Postdoctoral Fellow, University of Toronto
I am currently involved in three very large projects, briefly described below, that involve various exceptional international collaborators:
The World Health Organization defines a pandemic as the worldwide spread of a new disease. Devastating pandemics such as
the Spanish Flu (H1N1), smallpox, cholera and the Black Death have occurred throughout history and it is just a
matter of time before another pandemic arises. Predicting the exact disease, its method(s) of transmission or when
exactly it will happen, is extremely unlikely. However, investigating effective contingency plans to mitigate the pandemic is possible through the use of mathematical or simulation-based models.
In this work, we aim to construct intelligent software for use by public health officials that is capable of automatically
proposing a portfolio of epidemiologically viable, economically feasible and logistically sound mitigation strategies given
a variety of realistic constraints.
The project can be decomposed into three main phases. (1) Construction of the population: given publicly available census
information, a representative heterogeneous contact network of the individuals in the geographic area under consideration is created.
(2) Identification of a critical set: from the perspective of the contact network, we aim to minimize the expected potential
number of individuals whom can become infected by effectively disconnecting the network, and provide provably accurate approximation algorithms to do so.

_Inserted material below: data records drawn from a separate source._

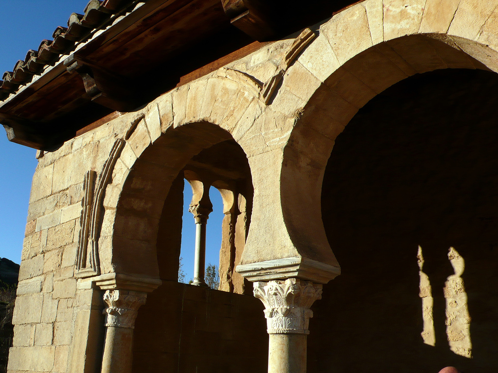 Detalle Monasterio de San Miguel de Escalada.
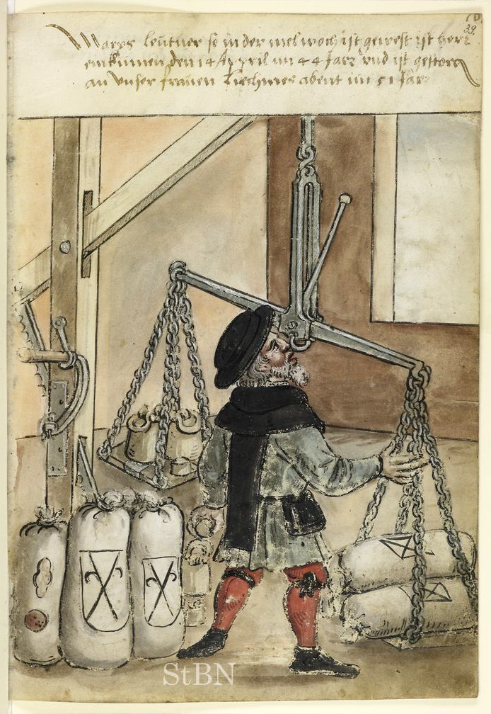 Transkription und weitere Informationen Marxs (Marx) Leutner, -- (Mehlwäger) Datierung: 1551
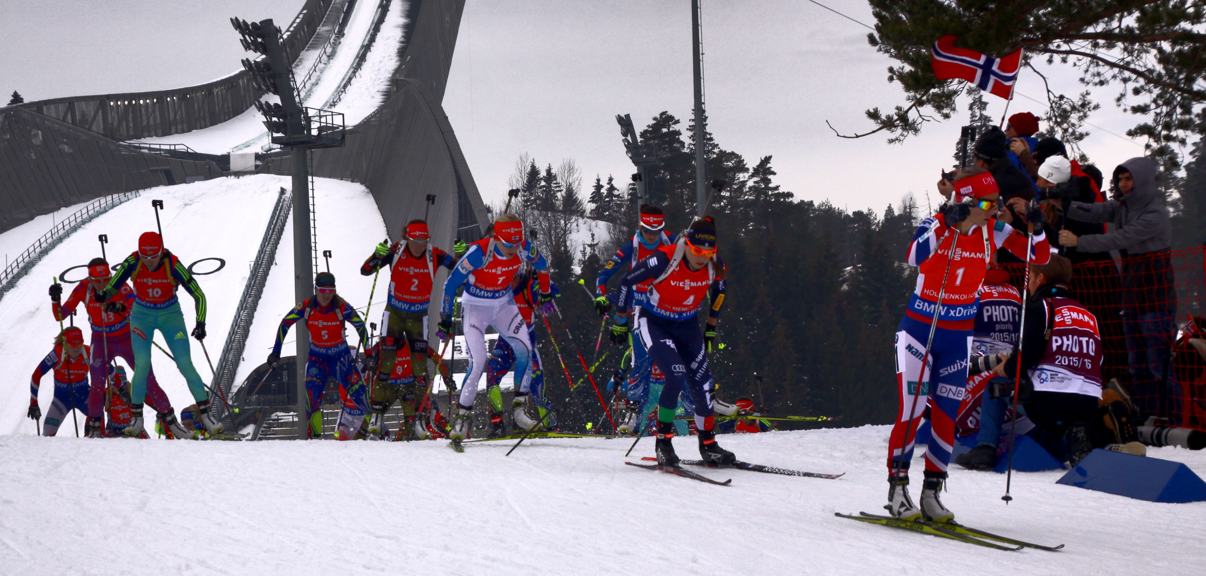 Oslo. Aux championnats du monde de biathlon.
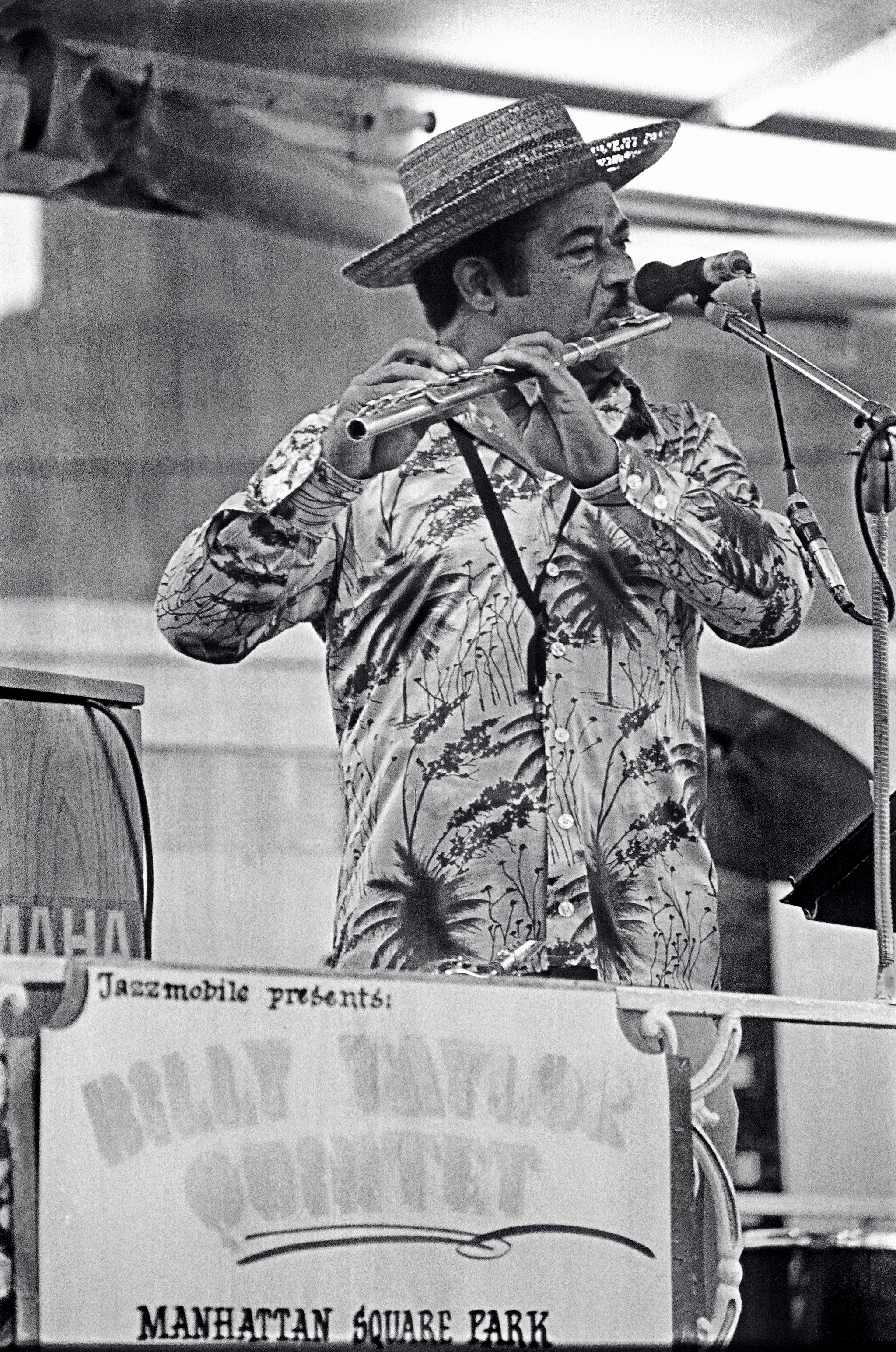 Frank Wess w/Jazzmobile (1977)
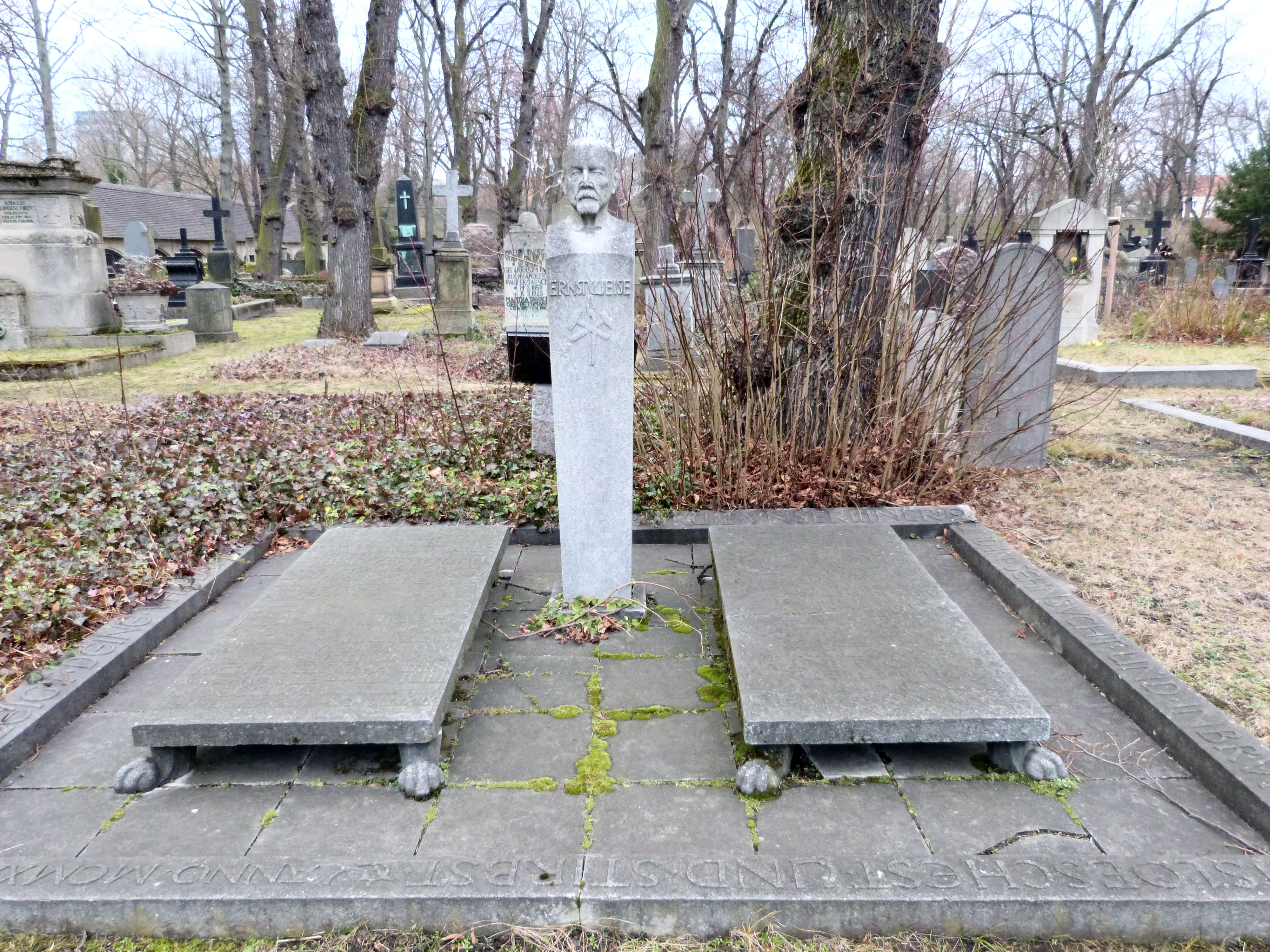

(3) Creation of policy portfolio: using machine learning and data mining technologies, we examine the critical set of individuals in
conjunction with census information to generate realistic mitigation scenarios (mixture of targeted vaccination, isolation, quarantine, etc) given various socio-economic and health constraints
on the system.
A complex network is a graph whose structure has some real world meaning. For instance, signal transduction in cells is
performed by a protein-protein interaction network, which represents the series of reactions that occur when two or more
proteins are combined together. It is evident then, that a comprehensive understanding of the process(es) governing the manner in
which the network's structure evolves over time can provide enormous information about the system being considered. Indeed, the potential applications
range from drug discovery to advertising. This project aims to develop a robust technology that takes as input an existing complex
network (with unknown graph model) and is able to automatically infer an algorithm that is capable of generating statistically similar structures to
the input network.
The past sixty years have seen complex network growth algorithms be discovered by tedious trial and error. A few standard models have been devised
that capture common scale-free and small-world properties found in many real-world networks. However, these algorithms tend to produce loosely similar
networks to the natural phenomena under consideration and thus only provide limited information to the investogator. Our approach employs
graph theory, statistics and evolutionary search algorithms to achieve results that are typically at least as good, but often far superior, to the
traditional algorithms. For instance a recent study discovered a more accurate complex network model of the cat cortex than
any previously existing in literature. A number of open theoretical questions and practical challenges remain, making this a fascinating
research direction.
The human immune system is highly complex and adaptive - and it needs to be in order to protect against infectious diseases such as
influenza, SARS, West Nile Virus, and so on. Yearly estimates on health and economic costs due to infectious diseases are absolutely staggering. Prophylactic
vaccination, if available, is one method that offers potential protection against such pathogens. However, infectious diseases are not
genetically stagnant and some have very high mutation rates. This allows them to evade immunity and thereby causes individuals to
become susceptible to new strains of the virus. This research aims to understand and quantify the interplay between the immune system, vaccines and pathogen
evolution.
Antigenic cartography (AC) is a multi-dimensional scaling-based approach to visualizing the antigenic relationship between virus strains. Typically,
laboratory scientists create large tables of titrations of sera to the disease being considered, and AC can be used to visualize the relative differences between the
strains. For some diseases a consequence of the visualization is that the evolutionary trajectory of the virus becomes evident. For influenza (H3N2), the
visualization is a zig-zagging 2D map. Much of the research in this direction is aimed at augmenting the 2D map by including another dimension that
represents the strength of immunity of the subset of individuals being examined, thereby shedding light on the virus from the point of view of the immune system. Various tools
that provide a quantitative understanding at both the individual and population levels are in development. The long-term goal is to not only to
accurately describe pathogen evolution, but to allow for its prediction, which can have significant impact on vaccine development.